結局あの後倒れてしまったらしく、博物館中が大騒ぎになったらしい。
そう話してくれたのは、そもそもの原因である目の前に居るお兄さん、『にっかり青江』であった。

「ということで、よろしく主」
「はぁ……」

起きたばかりで頭が上手く働いていない状態で『にっかり青江』が微笑む。

「お兄さんが言っていることがいまいち分からないんですが……」
「どこがかな?」
「その……主とかいうの……私違いますけど……」

「間宮直緒です」と何を思ったのか自己紹介をしてしまった私に、お兄さんはうんうんと頷く。

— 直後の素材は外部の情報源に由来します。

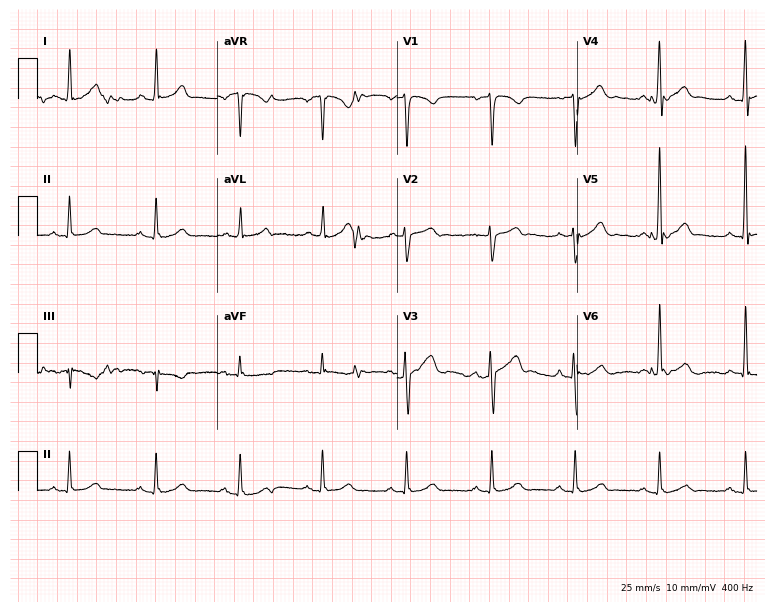
Resting 12-lead electrocardiogram. Patient: a man, 44 years old. Read as a normal ECG.
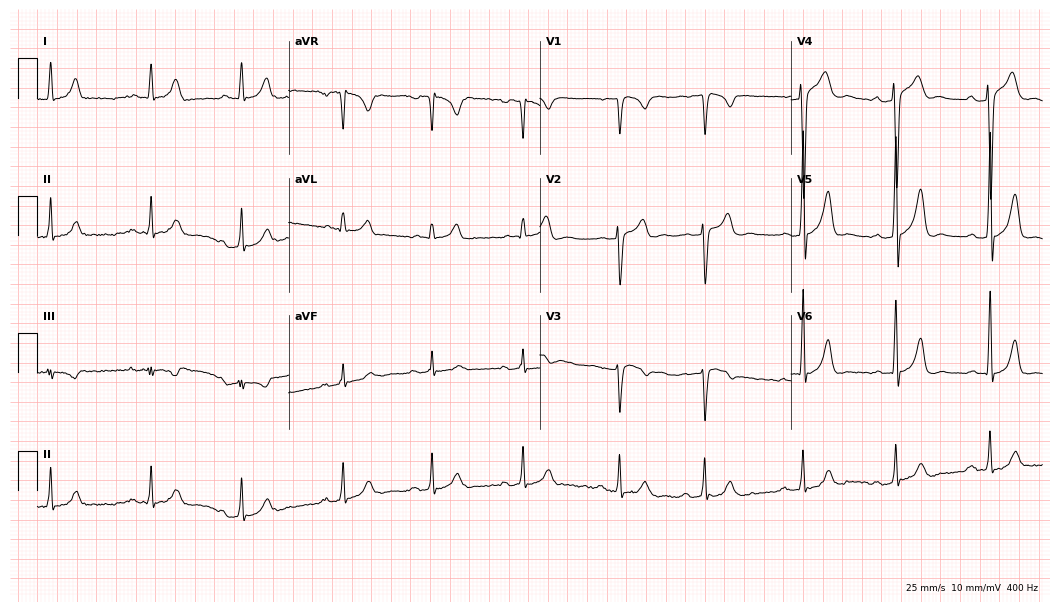
Standard 12-lead ECG recorded from a 22-year-old male patient. Read as a normal ECG.
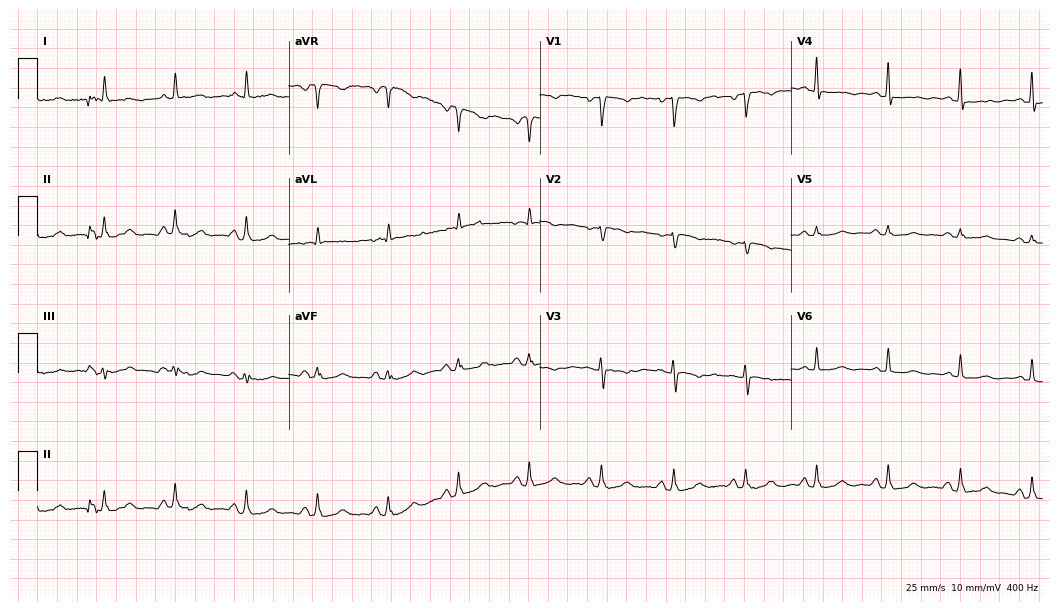
12-lead ECG from a female patient, 73 years old. Screened for six findings — first-degree AV block, right bundle branch block, left bundle branch block, sinus bradycardia, atrial fibrillation, sinus tachycardia — none is recorded. Only these six findings were labelled.

「それを言うなら主も違うね。僕はにっかり青江。元は大太刀の大脇差。わかりやすく言えば僕は付喪神みたいなものさ」
「はぁ……」

返事のような吐息のような、曖昧な言葉が漏れ出る。
さっぱりわからない事態にまだ頭が追い付いていないようだ。

「その、にっかり青江さんは……」
「呼びやすい呼び方でいいよ主」
「その、青江さんは何故主と呼ぶんですか?」

「私、主ではないです」と再び主張する。私はお兄さん……青江の主になった覚えは全くないのだと。
私が何度も否定すると青江は考え込み、何かを思いついたのか手を叩いた。

「じゃあ、こうしよう」


「主が嫌なら主代理でどうだろう?」


それ以上は譲れないと青江が言う。
確かに主ではないと言ったが、代理でも無い。

「そもそも主になった覚えすらないのに代理とはこれいかに……」
「これ以上は僕も譲れないよ」

「君は誰が何と言おうと僕の主である」という青江の主張と、「そもそも私が主である意味が分からない」という私の主張はそれからずっと繰り返されお互いに一歩も譲ろうとしなかったが、結局いい加減疲れてきた私が折れる形となった。